Негры ужаснулись тому, что есть вещи страшнее смерти.
— Пять долларов! — сказал я с невозмутимостью легендарного правдолюбца Клинта Иствуда.
Негры молчали и перестали даже хлопать глазами. Им не верилось, будто жизнь может стоить таких больших денег.
— Семь долларов — и живите дальше! — добавил я, прикинув, что надо платить и за тоннель.
Сопляки переглянулись еще раз, возмущенные быстротой, с которой росла цена за существование. Я остался эффектом доволен, и, хотя торопился, сообразил, что дополнительный доллар одарил бы меня шансом завершить сцену достойно: ленивым движением руки в стиле правдолюбца проткнуть банкноту в разинутую от ужаса Крошкину пасть, — воздать ему, наконец, за страсть к гигиене.
— Восемь! — воскликнул я — и допустил ошибку.
Не переглядываясь, сопляки встрепенулись, и в следующее мгновение всех их, как взрывом бомбы, выбросило в разные стороны. Летели со скоростью пошлейшей мысли: исчезли так же молниеносно, как молниеносно пришло понимание, что денег по-прежнему нет и наши с Нателой мытарства продолжаются…
Сцену завершили аплодисменты. Задрал голову на звук — и в окне над собой увидел молодую пару с круглыми лицами. Женщина обрадовалась, что я удостоил их внимания и толкнула плечом соседа. Тот тоже обрадовался, и они вдвоем захлопали энергичнее. «Да ну вас всех в жопу!» — решил я, но сказал другое: попросил взаймы десятку. Испугались, захлопнули окно и опустили штору: за десятку можно вынести в прокат три фильма с Иствудом, который любит правду крепче, чем я, и этой своей любви находит единственно убедительное выражение в стереофоническом хрусте костей и в меткой стрельбе по прыгающим яйцам убегающих мерзавцев.
75. Оглушительная радость разрушения
Понурив голову, я шагнул к Доджу и снова — в который раз! — поправил в кузове Нателу. Потом прикрыл задние дверцы, втянул в легкие углекислый газ из выхлопных труб дернувшихся с места автомобилей и наметил себе добыть для начала квортер для телефона. Поднял с земли грязную паклю, намотал ее на конец бруска и, дождавшись красного света, шагнул к ближайшей машине. Улыбнулся водителю и кивнул сперва на свою грозную щетку, а потом на его чистое стекло. Тот замотал лысой головой и включил дворники: не дотрагиваться! Другой мотанием головы себя не утрудил — качнул мизинцем и тоже врубил дворники. Все отказывались и пускали дворники в пляс.

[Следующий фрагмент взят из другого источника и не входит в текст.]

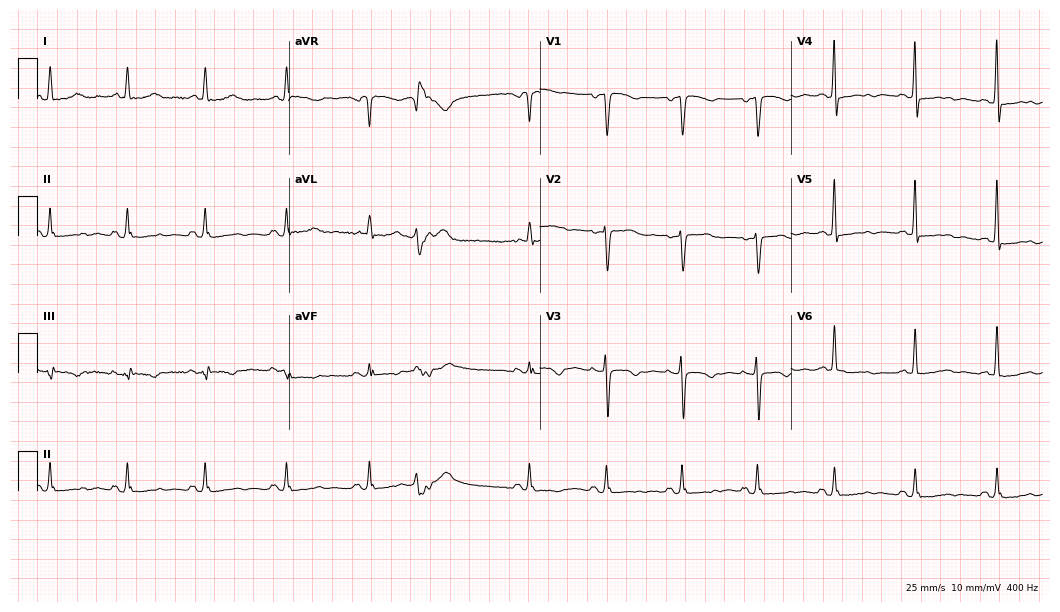
Resting 12-lead electrocardiogram. Patient: a female, 68 years old. None of these six findings is recorded: first-degree AV block, right bundle branch block, left bundle branch block, sinus bradycardia, atrial fibrillation, sinus tachycardia. Other findings, if any, are not listed.

Догадавшись, что виноват мой непугающий вид, я сбил себе чуб на брови, насупил их и откинул челюсть. По-прежнему не соглашались: приняли меня, должно быть, за декадента. Я решил убрать из взгляда подобие осмысленности. Потом расстегнул на груди сорочку, открывшую вид на густую рассаду и впустил в голову помышление о человеке. Водители забеспокоились, и в предчувствии ужаса у них забегали глаза. Первый, с лысой головой, остановил дворники. Окрыленный успехом, я взбил торчком воротник на куртке и теперь уже — со скоростью лучших компьютеров — пробежался мыслью по всем категориям человечества: консерваторам и либералам, ебачам и импотентам, прагматистам и романтикам. Пробежку завершил помышлением о себе. Взгляд, должно быть, вышел эффектный: в благоговейном страхе дворники попрятались в гнезда под ветровыми стеклами, отливавшими кристально чистым светом.